• [Data listing]

=== Begin Enclosure ===

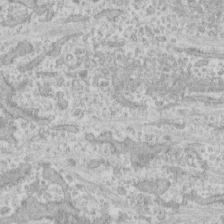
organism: Human
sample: CRL-1474
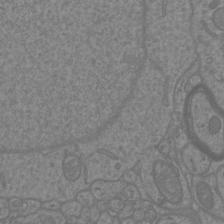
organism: Mouse
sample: Cortical neurons
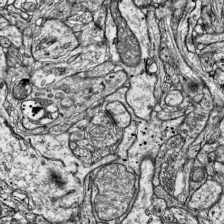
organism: Mouse
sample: Visual Cortex
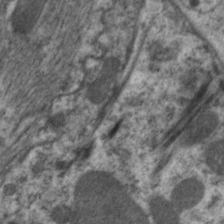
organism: C. elegans
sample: Pharynx
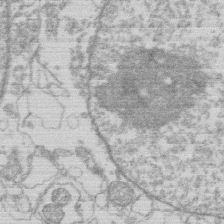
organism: Human
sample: Macrophage cells
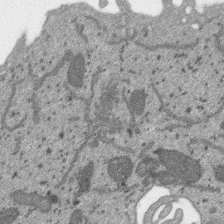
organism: Human
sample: Lung epithelial cells infected with SARS-CoV-2
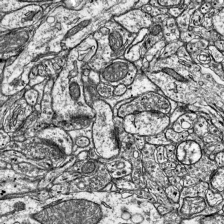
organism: Mouse
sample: Visual Cortex
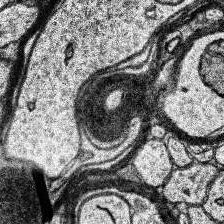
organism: Human
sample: Temporal Lobe
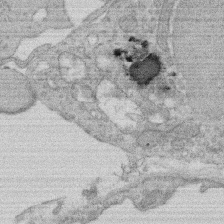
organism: Rat
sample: Salivary granule
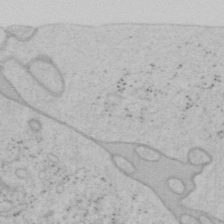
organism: Human
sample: HeLa cells
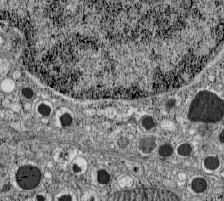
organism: C57BL Mouse
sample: Pancreatic islet
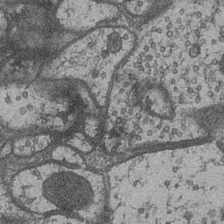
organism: Drosophila
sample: Optic medulla
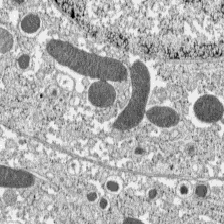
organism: C57BL Mouse
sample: Pancreatic islet
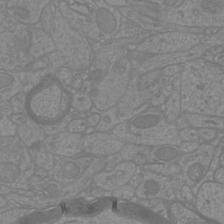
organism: Mouse
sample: Cortical neurons
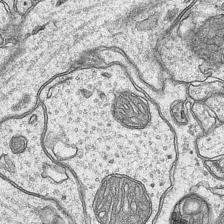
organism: Mouse
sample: CA1 Hippocampus
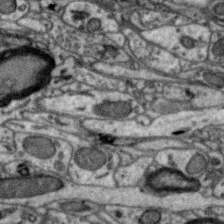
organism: Zebra finch
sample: Brain
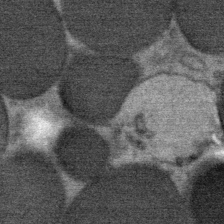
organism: Mouse
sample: Mouse Salivary gland
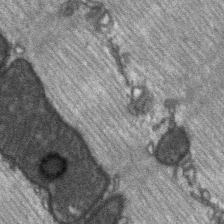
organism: C57BL Mouse
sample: Soleus
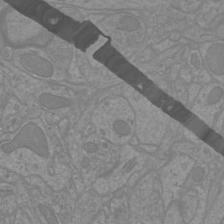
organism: Mouse
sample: Cortical neurons
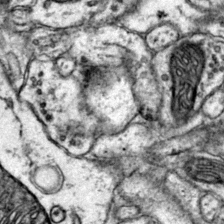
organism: Mouse
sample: Primary visual cortex
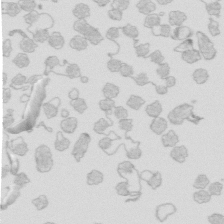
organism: Mouse
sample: Multiciliated cells
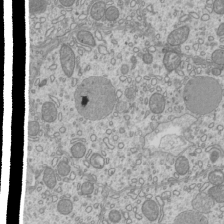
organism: Mouse
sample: Cilia; mouse epididymis
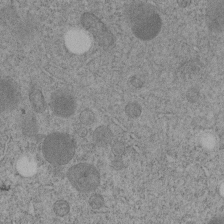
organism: C. elegans
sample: C. elegans embryo early stage
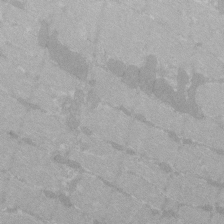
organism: C57BL Mouse
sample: Tibialis anterior muscle cell
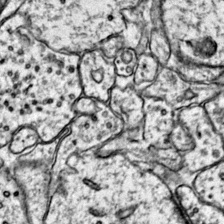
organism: Mouse
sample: Primary visual cortex
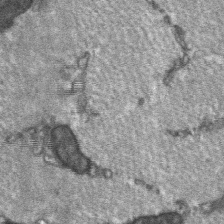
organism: C57BL Mouse
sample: Soleus
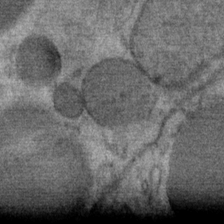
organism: Mouse
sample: Mouse Salivary gland
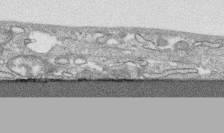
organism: Human
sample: CRL-1474
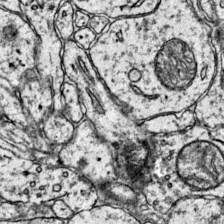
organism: Mouse
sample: Primary visual cortex
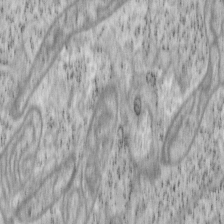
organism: Human
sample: HeLa cells
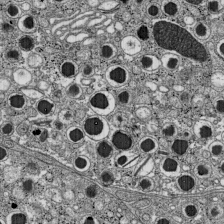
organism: C57BL Mouse
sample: Pancreatic islet
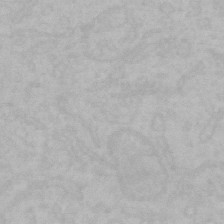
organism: Mouse
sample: Choroid plexus
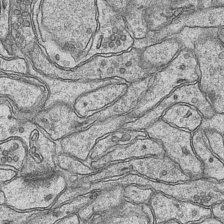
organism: Mouse
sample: CA1 Hippocampus
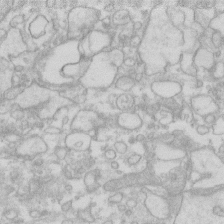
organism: Human
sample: Fibroblast cells
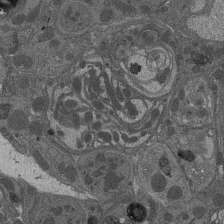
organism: Drosophila
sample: Antenna
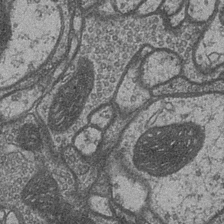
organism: Drosophila
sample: Optic medulla
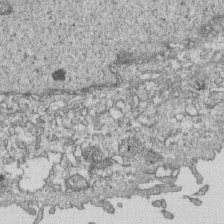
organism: Human
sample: HeLa cell HIV synapse
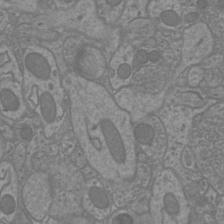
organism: Mouse
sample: Cortical neurons
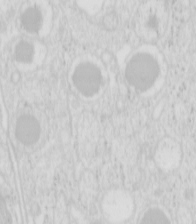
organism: Mouse
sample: Pancreas
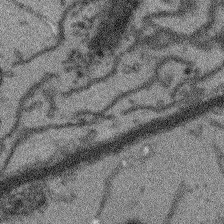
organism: Arabidopsis thaliana
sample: Root tip
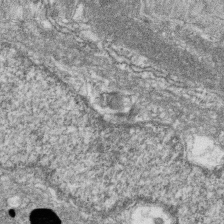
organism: Zebrafish
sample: Cilia; retinal pigment epithelium
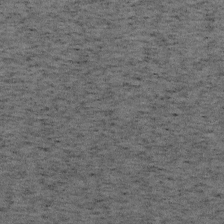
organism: Mouse
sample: OT-I killer T cells with ID8 ovarian cancer cells
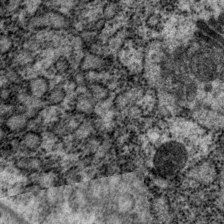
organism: P. pacificus
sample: Pharynx
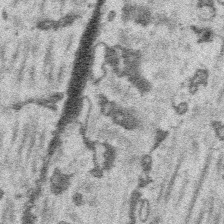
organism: Platynereis dumerilii
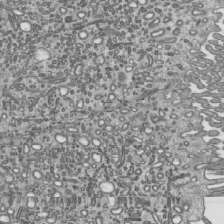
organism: Mouse
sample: Mouse epididymis efferent ductule cilia
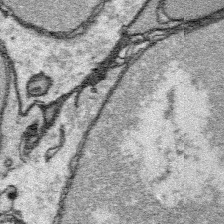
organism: Platynereis dumerilii
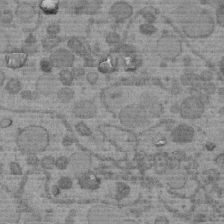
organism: C. elegans
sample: C. elegans embryo early stage
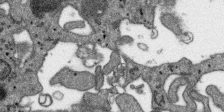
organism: Human
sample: Lung epithelial cells, uninfected (mock) control
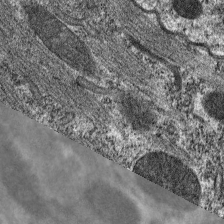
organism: C. elegans
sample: Pharynx
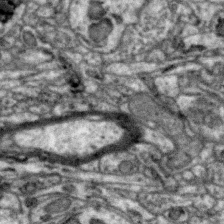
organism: Zebra finch
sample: Brain
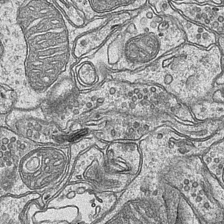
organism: Mouse
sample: CA1 Hippocampus
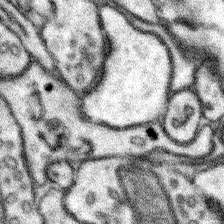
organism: Mouse
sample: Somatosensory cortex neuropil
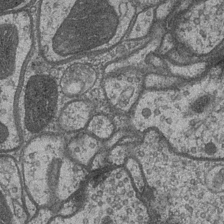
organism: Drosophila
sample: Optic medulla
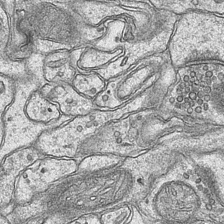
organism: Mouse
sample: CA1 Hippocampus
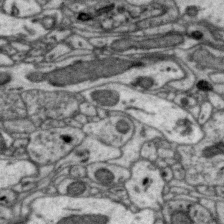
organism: Zebra finch
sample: Brain
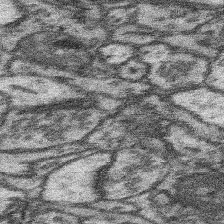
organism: Mouse
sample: Somatosensory cortex neuropil
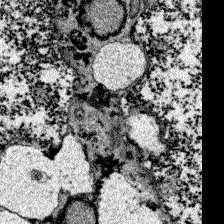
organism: Zebrafish
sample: Larval olfactory bulb
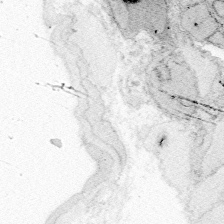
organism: Zebrafish
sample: Whole-Brain
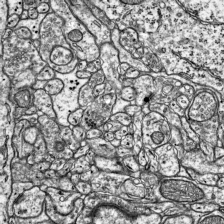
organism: Mouse
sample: Visual Cortex
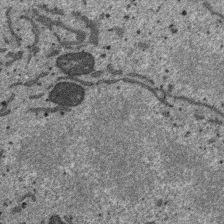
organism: Human
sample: Lung epithelial cells infected with SARS-CoV-2
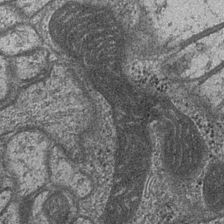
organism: Drosophila
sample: Optic medulla

=== End Enclosure ===

• [Assignment]
When you copy the entries above, reproduce each line exactly and leave out any pictures.

• [Task answer]
organism: Human
sample: CRL-1474
organism: Mouse
sample: Cortical neurons
organism: Mouse
sample: Visual Cortex
organism: C. elegans
sample: Pharynx
organism: Human
sample: Macrophage cells
organism: Human
sample: Lung epithelial cells infected with SARS-CoV-2
organism: Mouse
sample: Visual Cortex
organism: Human
sample: Temporal Lobe
organism: Rat
sample: Salivary granule
organism: Human
sample: HeLa cells
organism: C57BL Mouse
sample: Pancreatic islet
organism: Drosophila
sample: Optic medulla
organism: C57BL Mouse
sample: Pancreatic islet
organism: Mouse
sample: Cortical neurons
organism: Mouse
sample: CA1 Hippocampus
organism: Zebra finch
sample: Brain
organism: Mouse
sample: Mouse Salivary gland
organism: C57BL Mouse
sample: Soleus
organism: Mouse
sample: Cortical neurons
organism: Mouse
sample: Primary visual cortex
organism: Mouse
sample: Multiciliated cells
organism: Mouse
sample: Cilia; mouse epididymis
organism: C. elegans
sample: C. elegans embryo early stage
organism: C57BL Mouse
sample: Tibialis anterior muscle cell
organism: Mouse
sample: Primary visual cortex
organism: C57BL Mouse
sample: Soleus
organism: Mouse
sample: Mouse Salivary gland
organism: Human
sample: CRL-1474
organism: Mouse
sample: Primary visual cortex
organism: Human
sample: HeLa cells
organism: C57BL Mouse
sample: Pancreatic islet
organism: Mouse
sample: Choroid plexus
organism: Mouse
sample: CA1 Hippocampus
organism: Human
sample: Fibroblast cells
organism: Drosophila
sample: Antenna
organism: Drosophila
sample: Optic medulla
organism: Human
sample: HeLa cell HIV synapse
organism: Mouse
sample: Cortical neurons
organism: Mouse
sample: Pancreas
organism: Arabidopsis thaliana
sample: Root tip
organism: Zebrafish
sample: Cilia; retinal pigment epithelium
organism: Mouse
sample: OT-I killer T cells with ID8 ovarian cancer cells
organism: P. pacificus
sample: Pharynx
organism: Platynereis dumerilii
organism: Mouse
sample: Mouse epididymis efferent ductule cilia
organism: Platynereis dumerilii
organism: C. elegans
sample: C. elegans embryo early stage
organism: Human
sample: Lung epithelial cells, uninfected (mock) control
organism: C. elegans
sample: Pharynx
organism: Zebra finch
sample: Brain
organism: Mouse
sample: CA1 Hippocampus
organism: Mouse
sample: Somatosensory cortex neuropil
organism: Drosophila
sample: Optic medulla
organism: Mouse
sample: CA1 Hippocampus
organism: Zebra finch
sample: Brain
organism: Mouse
sample: Somatosensory cortex neuropil
organism: Zebrafish
sample: Larval olfactory bulb
organism: Zebrafish
sample: Whole-Brain
organism: Mouse
sample: Visual Cortex
organism: Human
sample: Lung epithelial cells infected with SARS-CoV-2
organism: Drosophila
sample: Optic medulla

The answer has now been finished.